Put that aside for a minute, and what do you have?

You have one boss who apologized to one of MY COLLEAGUES for anything I might “do wrong” while he sat at the bar with his wife. A colleague I asked to come eat and drink a beer while I worked in an attempt to promote the restaurant, mind you.

You have another boss who made several jokes to me and other female coworkers bordering on sexual harassment. A man who thought nothing of flippantly announcing that I wanted to “go through the initiation process” as I joked with a fellow Sons of Anarchy fan about how I’d make a killer old lady (on account of being small and innocent looking – I'm a tiny ginger with a baby face. Who would ever suspect me??). Now, I know I’m young and I’m burdened with this damn lady brain, but I do feel as if casually jesting to a coworker half one’s age about having a train run on her (or more accurately, wishing to have a train run on her) might, just might, fall under the category of sexual harassment. I could be wrong though.

You have two men in their forties who repeatedly called ME, a woman in my mid-twenties, immature and disrespectful because I demanded to be treated with common human decency. That uniquely Millennial desire for something more than simple acknowledgement of existence from an employer and an understanding that there are lines that should be respected. And when they aren't, we are allowed to say so, regardless of our age.

So yes, I’m annoyed. I’m bothered by the fact that my age, gender and intelligence are characteristics that somehow make me suspect or threatening or uncomfortable. Even more frustrating to me is the very fact that I feel the need to justify myself for sounding like a snot-nosed, entitled Millennial kid who’s never known a day of real struggle in her life, let alone the tribulations of women who fought the good fight so I could stand up to two men twice my age, hold up my finger, and say, “Let me stop you right there, you RAGING ASSHATS.”

The truth of the matter, though, is that Millennial women have been taught to fear the F word: FEMINISM. (Eeeek!) That scary bra-less condition that may turn us into those Rush Limbaugh-imagined feminazis with lasers for eyes, loaded missiles for breasts, and God knows what between our legs.

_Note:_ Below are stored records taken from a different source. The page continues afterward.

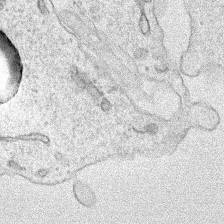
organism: Human
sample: Mitochondria in HCT116 cells
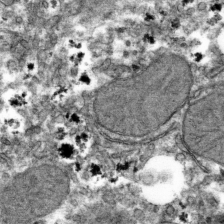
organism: Mouse
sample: Mouse hepatocytes
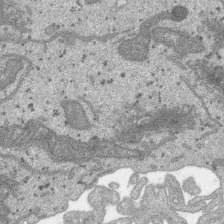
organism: Human
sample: Lung epithelial cells infected with SARS-CoV-2
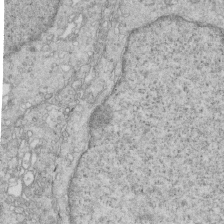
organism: Mouse
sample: Multiciliated cells
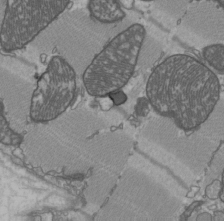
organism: C57BL Mouse
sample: Heart

So what we have then is women, particularly young millennial women new to the adult workplace, living in a world of catch 22s. It’s like Claire Shipman and Katty Kay say in their book, The Confidence Code: The Science And Art Of Self-Assurance – What Women Should Know, “Women suffer consequences for their lack of confidence—but when they do behave assertively, they may suffer a whole other set of consequences, ones that men don’t typically experience…. If a woman walks into her boss’s office with unsolicited opinions, speaks up first at meetings, or gives business advice above her pay grade, she risks being disliked or even—let’s be blunt—being labeled a bitch. The more a woman succeeds, the worse the vitriol seems to get. It’s not just her competence that’s called into question; it’s her very character.”
                                                                                                                               
Basically, kids, the moral of the story is this: there's still no place for a capable woman who relies on her brain in a man's world.

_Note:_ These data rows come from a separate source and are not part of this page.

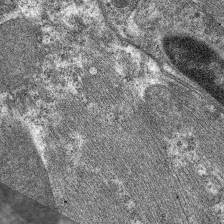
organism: C. elegans
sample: Pharynx
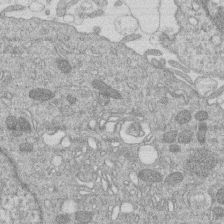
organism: Human
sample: Macrophage cells

But I have another F word for just such occasions:

FUCK.

That.

All day long.

But just in case that isn’t clear enough, here’s a chart that breaks it down a little further:   

Things I Do Like a Girl
Things I Don’t Do Like a Girl
Earn 77 cents to every man’s dollar
Think

Fuck

Cry

Throw

Have and/or express emotions


I think that covers it. 

Now, I don't imagine my diatribe will stop anyone, even those who do sympathize with the plight of the millennial women, from actually eating there. They do serve good food, after all. And very often our ethics take a back seat to other, more pressing needs and desires. And I'm even more sure that both of my former bosses could list on cue every reason why I was the most terrible employee to ever grace their threshold. 

But regardless, I’ll leave you with a quote from one of the  baddest bitches around, the ever-legendary lucky star Madonna: “I’m tough, I’m ambitious, and I know exactly what I want. If that makes me a bitch, okay.”